#### Exercise aim
Could you repeat, word for word, only the lines from the one containing "Each box is x1,y1,x2,y2, the" through the final line of the records below?

Saved data entries
════════════════════

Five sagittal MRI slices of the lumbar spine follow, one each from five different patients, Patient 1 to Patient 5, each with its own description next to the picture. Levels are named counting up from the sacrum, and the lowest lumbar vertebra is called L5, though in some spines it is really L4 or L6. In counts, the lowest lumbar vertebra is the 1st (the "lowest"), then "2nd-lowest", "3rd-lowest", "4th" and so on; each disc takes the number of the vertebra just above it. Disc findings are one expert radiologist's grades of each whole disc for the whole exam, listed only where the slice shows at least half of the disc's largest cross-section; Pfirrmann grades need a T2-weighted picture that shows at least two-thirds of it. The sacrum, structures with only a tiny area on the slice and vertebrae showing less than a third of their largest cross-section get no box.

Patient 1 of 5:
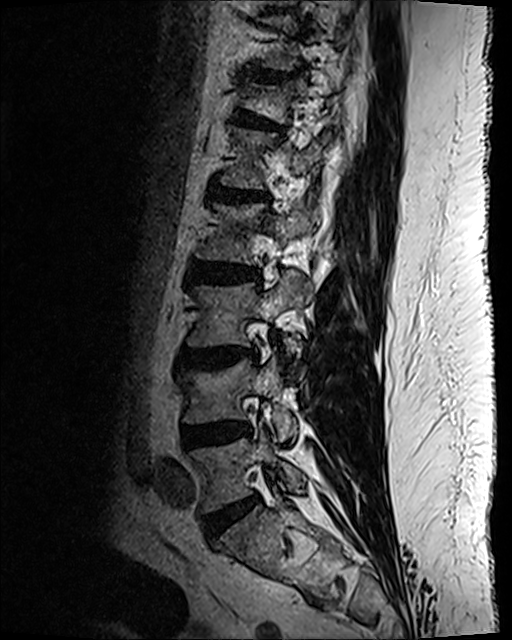
Slice 36/120, Slice spacing 0.9 mm, MRI lumbar spine (T2 SPACE (3D)), sagittal plane, Image 512x640

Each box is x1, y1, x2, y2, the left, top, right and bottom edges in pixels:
Segmented structures:
• L2 vertebra at 196, 205, 314, 264
• T12 at 243, 80, 306, 122
• disc L5/S1 at 204, 500, 254, 535
• T12/L1 at 240, 115, 276, 130
• disc L2/L3 at 190, 262, 259, 283
• L1/L2 at 210, 183, 264, 205
• L3 vertebra at 188, 273, 311, 357
• L4 vertebra at 182, 356, 296, 441
• L1 at 221, 127, 330, 188
• disc L4/L5 at 182, 424, 249, 447
• L5 at 192, 430, 305, 511
• L3/L4 at 181, 349, 257, 367
• disc T11/T12 at 249, 68, 303, 82

Degenerative findings by level:
- L3/L4: upper-endplate change, Modic type II, disc bulging, lower-endplate change
- L1/L2: disc narrowing, lower-endplate change, Modic type II, upper-endplate change, disc bulging
- L2/L3: Pfirrmann grade 3, disc bulging, lower-endplate change
- L4/L5: Pfirrmann grade 3, disc bulging, disc narrowing
- L5/S1: disc bulging

Patient 2 of 5:
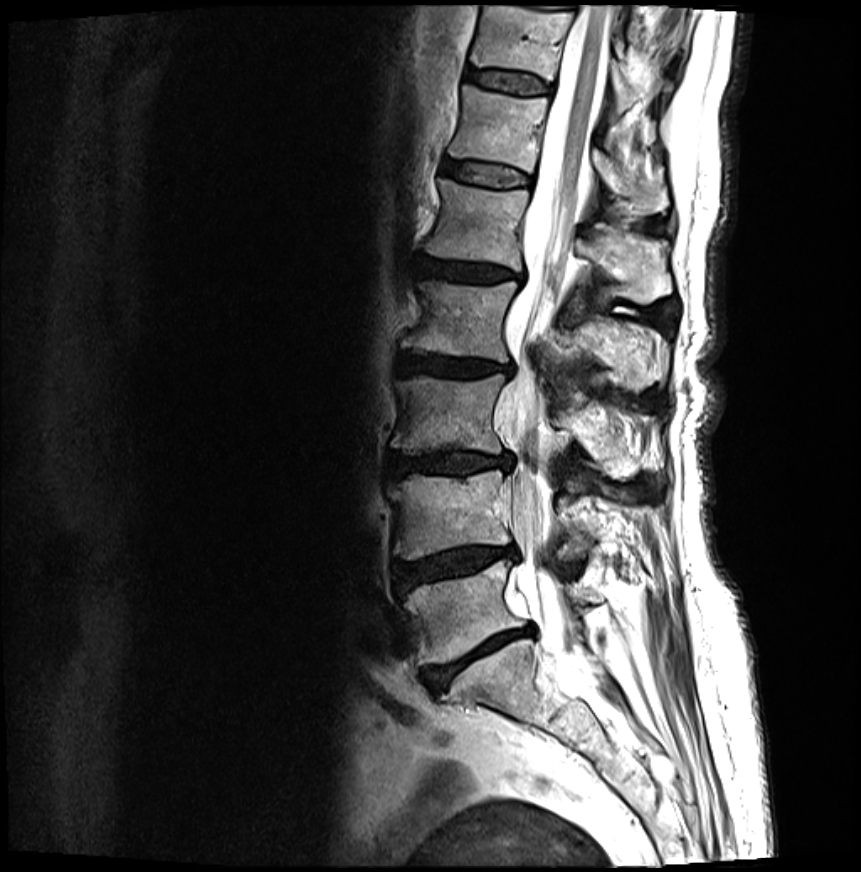 Patient sex: F; Lumbar spine MR, T2-weighted, sagittal
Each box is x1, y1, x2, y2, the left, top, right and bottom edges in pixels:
L3 (3rd-lowest vertebra): 390, 374, 635, 477
L1 (5th vertebra): 425, 180, 672, 303
T12 (6th vertebra): 449, 86, 668, 213
L1/L2 (5th disc): 419, 257, 520, 282
T11/T12 (7th disc): 466, 70, 550, 94
L3/L4 (3rd-lowest disc): 387, 450, 512, 477
intervertebral disc L5/S1 (lowest disc): 424, 628, 530, 691
L5 (lowest vertebra): 404, 561, 601, 665
L4 (2nd-lowest vertebra): 388, 471, 591, 560
L4/L5 (2nd-lowest disc): 393, 547, 515, 592
L2/L3 (4th disc): 397, 355, 510, 377
T12/L1 (6th disc): 442, 162, 529, 187
T11 (7th vertebra): 469, 6, 638, 113
L2 (4th vertebra): 402, 281, 668, 403
thecal sac / spinal canal: 506, 6, 611, 699

Expert MSK radiologist gradings (per disc):
• L3/L4 (3rd-lowest disc): Pfirrmann grade 4, lower-endplate change, disc bulging, upper-endplate change, Modic type II, disc narrowing
• T11/T12 (7th disc): Pfirrmann grade 2, upper-endplate change, lower-endplate change, Modic type II
• L2/L3 (4th disc): Pfirrmann grade 4, disc narrowing, lower-endplate change, upper-endplate change, Modic type II, disc bulging
• L5/S1 (lowest disc): Pfirrmann grade 5, Modic type II, disc narrowing, upper-endplate change, lower-endplate change, disc bulging
• T12/L1 (6th disc): Pfirrmann grade 2, lower-endplate change, upper-endplate change, Modic type II
• L4/L5 (2nd-lowest disc): Pfirrmann grade 4, disc herniation, Modic type II, lower-endplate change, upper-endplate change, disc narrowing, disc bulging
• L1/L2 (5th disc): Pfirrmann grade 4, lower-endplate change, upper-endplate change, disc bulging, disc narrowing, Modic type II

Patient 3 of 5:
Image 448x448, T2-weighted sagittal MRI of the lumbar spine

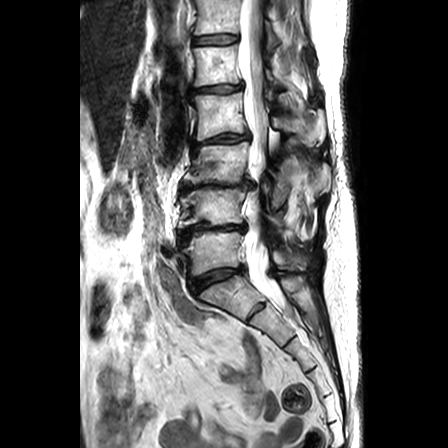 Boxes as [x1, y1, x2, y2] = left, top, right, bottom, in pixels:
L4 (2nd-lowest vertebra) — [178, 187, 281, 229].
L1 (5th vertebra) — [193, 43, 289, 91].
L2 (4th vertebra) — [192, 92, 324, 145].
Intervertebral disc L1/L2 (5th disc) — [190, 83, 243, 94].
L2/L3 (4th disc) — [190, 131, 248, 154].
Intervertebral disc L4/L5 (2nd-lowest disc) — [178, 223, 245, 243].
L5 (lowest vertebra) — [182, 231, 305, 276].
L3/L4 (3rd-lowest disc) — [180, 180, 255, 190].
Intervertebral disc L5/S1 (lowest disc) — [188, 266, 245, 295].
T12 (6th vertebra) — [195, 0, 277, 50].
Spinal canal — [240, 0, 288, 309].
L3 (3rd-lowest vertebra) — [183, 141, 286, 209].
T12/L1 (6th disc) — [193, 34, 237, 43].

Radiological gradings:
• T12/L1 (6th disc): Pfirrmann grade 1
• L1/L2 (5th disc): Pfirrmann grade 2, disc bulging
• L5/S1 (lowest disc): Pfirrmann grade 3, disc bulging, lower-endplate change, upper-endplate change, disc narrowing
• L2/L3 (4th disc): Pfirrmann grade 3, upper-endplate change, disc bulging, disc narrowing, lower-endplate change
• L3/L4 (3rd-lowest disc): upper-endplate change, Modic type II, lower-endplate change, disc bulging, disc narrowing
• L4/L5 (2nd-lowest disc): Pfirrmann grade 5, Modic type II, upper-endplate change, lower-endplate change, disc bulging, disc narrowing

Patient 4 of 5:
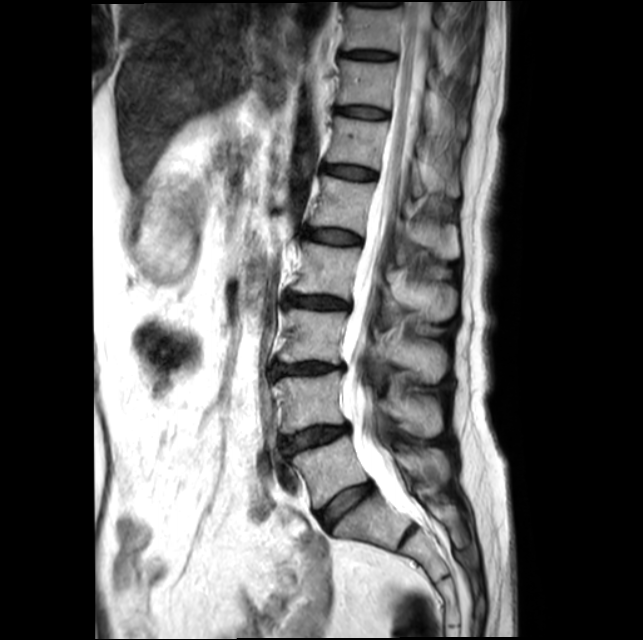

Sagittal T2-weighted lumbar spine MRI; Slice 8 of 18; 643x640 px; Field of view 310x308 mm, slice spacing 4.4 mm
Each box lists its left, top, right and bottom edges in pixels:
T11/T12 — left=337, top=107, right=386, bottom=117.
L2 vertebra — left=293, top=243, right=456, bottom=322.
L3/L4 — left=274, top=362, right=341, bottom=375.
T11 — left=338, top=60, right=440, bottom=127.
Spinal canal — left=343, top=2, right=430, bottom=520.
L1 vertebra — left=311, top=175, right=459, bottom=264.
L4/L5 — left=282, top=425, right=347, bottom=454.
L2/L3 — left=288, top=295, right=347, bottom=308.
Disc L1/L2 — left=307, top=229, right=360, bottom=243.
L5 — left=289, top=435, right=449, bottom=507.
T10 — left=345, top=7, right=445, bottom=61.
L3 vertebra — left=279, top=309, right=446, bottom=383.
Disc T12/L1 — left=323, top=166, right=375, bottom=178.
T12 — left=327, top=117, right=459, bottom=196.
L4 vertebra — left=277, top=371, right=441, bottom=437.
T10/T11 — left=342, top=51, right=392, bottom=59.
Disc L5/S1 — left=320, top=483, right=372, bottom=527.

Radiological gradings:
- L4/L5: Pfirrmann grade 2, upper-endplate change, disc bulging, Modic type II, lower-endplate change
- L2/L3: Pfirrmann grade 3, disc narrowing, Modic type II, lower-endplate change, upper-endplate change, disc bulging
- T11/T12: Pfirrmann grade 2
- L3/L4: Pfirrmann grade 3, disc narrowing, Modic type II, lower-endplate change, upper-endplate change, disc bulging
- T12/L1: Pfirrmann grade 2
- L1/L2: Pfirrmann grade 2, Modic type II
- L5/S1: Pfirrmann grade 2
- T10/T11: Pfirrmann grade 2

Patient 5 of 5:
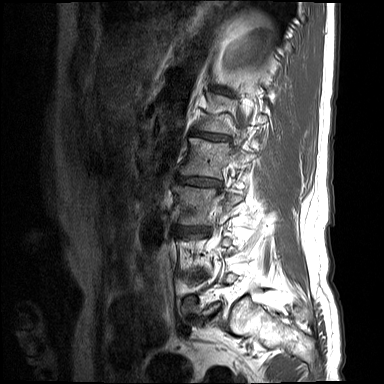 Sex F. Lumbar spine MR, T1-weighted, sagittal.
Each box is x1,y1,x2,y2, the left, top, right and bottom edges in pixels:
Annotations:
- L3/L4: 175,226,210,232
- L3 vertebra: 173,184,243,224
- L1/L2: 192,132,228,140
- L2/L3: 176,176,222,187
- L1: 197,95,267,134
- L2 vertebra: 179,138,256,179

Radiological gradings:
  L3/L4: upper-endplate change, disc narrowing, lower-endplate change, disc bulging
  L1/L2: lower-endplate change, disc narrowing, upper-endplate change
  L2/L3: lower-endplate change, upper-endplate change, disc bulging, disc narrowing

════════════════════

#### Written response
Each box is x1,y1,x2,y2, the left, top, right and bottom edges in pixels:
Annotations:
- L3/L4: 175,226,210,232
- L3 vertebra: 173,184,243,224
- L1/L2: 192,132,228,140
- L2/L3: 176,176,222,187
- L1: 197,95,267,134
- L2 vertebra: 179,138,256,179

Radiological gradings:
  L3/L4: upper-endplate change, disc narrowing, lower-endplate change, disc bulging
  L1/L2: lower-endplate change, disc narrowing, upper-endplate change
  L2/L3: lower-endplate change, upper-endplate change, disc bulging, disc narrowing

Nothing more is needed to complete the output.